Пусть на экране появится полное сообщение. Затем извлеките пипетку из кюветы. Затем выдавите содержимое кюветы в лунку, заполненную новой питательной средой HSPC.

Для изучения эффективности электропорации РНП Cas9-sgRNA выделенные у мышей ГСК электропорируют с помощью однонаправляющей РНКазы, нацеленной либо на GFP, либо на tdTomato. Эти HSPC повсеместно экспрессировали GFP или tdTomato. Проточный цитометрический анализ показывает примерно 75 и 74% потерю экспрессии GFP или tdTomato в HSPC на уровне белка.
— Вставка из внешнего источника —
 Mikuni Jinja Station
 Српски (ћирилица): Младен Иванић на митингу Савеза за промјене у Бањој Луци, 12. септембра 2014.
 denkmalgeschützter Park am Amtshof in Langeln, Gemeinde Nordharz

Затем проводят анализ на основе Т7-эндонуклеазы с ПЦР-амплифицированной ДНК из локуса GFP электропорированных клеток. Это необходимо для количественной оценки эффективности разрушения генов GFP. Программное обеспечение ImageJ используется для расчета отношения интенсивностей расщепленных и неразделенных полос для расчета процента спайности.
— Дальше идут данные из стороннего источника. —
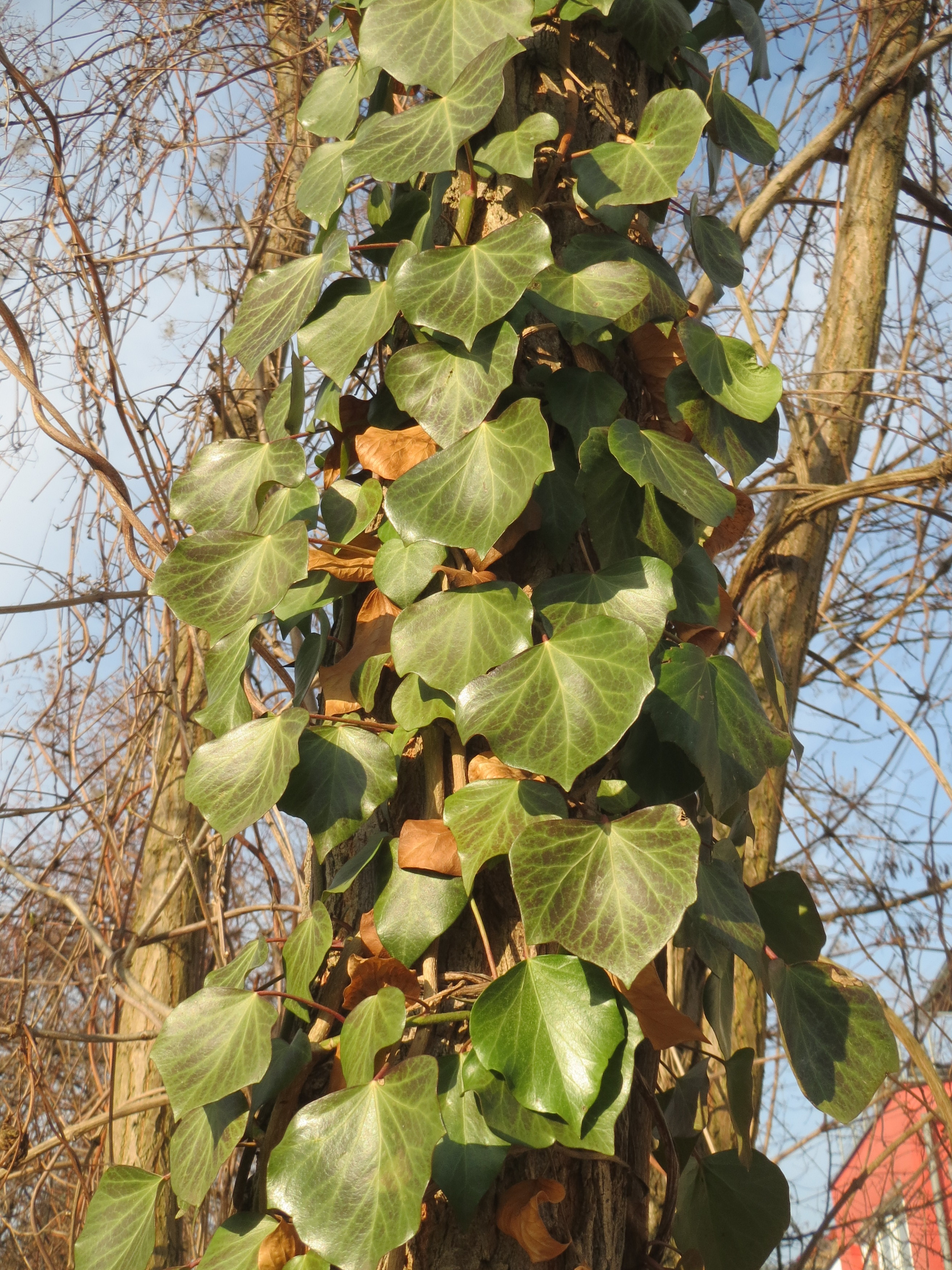 Efeu (Hedera helix) in Hockenheim

Эффективность трех различных однонаправляющих РНК, нацеленных на CD45 человека, была проверена в клеточной линии ОМЛ HL-60. Проточная цитометрия показала, что однонаправляющая РНК1 является наиболее эффективной с эффективностью нокаута 98% по сравнению с контролем. Затем нокаут CD45 также выполняется в первичных CD34-положительных HSPC пуповинной крови человека с использованием однонаправляющей РНК1.

Анализ проточной цитометрии показывает почти 80% клеток с потерей CD45 без изменения экспрессии CD34 по сравнению только с Cas9. Для изучения приживления человеческих ГСК с нокаутом CD45 у CD34-положительных ретроорбитально трансфицированных мышей НСГ у CD34-положительных ретроорбитально трансфицированных мышей для анализа, показывающих отредактированные клетки как HLA-ABC-положительные и CD45-отрицательные. После освоения этот протокол может быть завершен за три дня, если его выполнение будет скорректировано.

При попытке выполнить эту процедуру важно помнить о том, что все поверхности и реагенты должны быть свободны от РНКазы, проверять эффективное разрушение генов с помощью нескольких методов и использовать надлежащие экспериментальные методы контроля. После просмотра этого видео у вас должно быть хорошее понимание того, как разрабатывать, синтезировать и трансфицировать рибонуклеопротеины Cas9-sgRNA в гемопоэтические клетки-предшественники для получения быстрого и эффективного разрушения генов.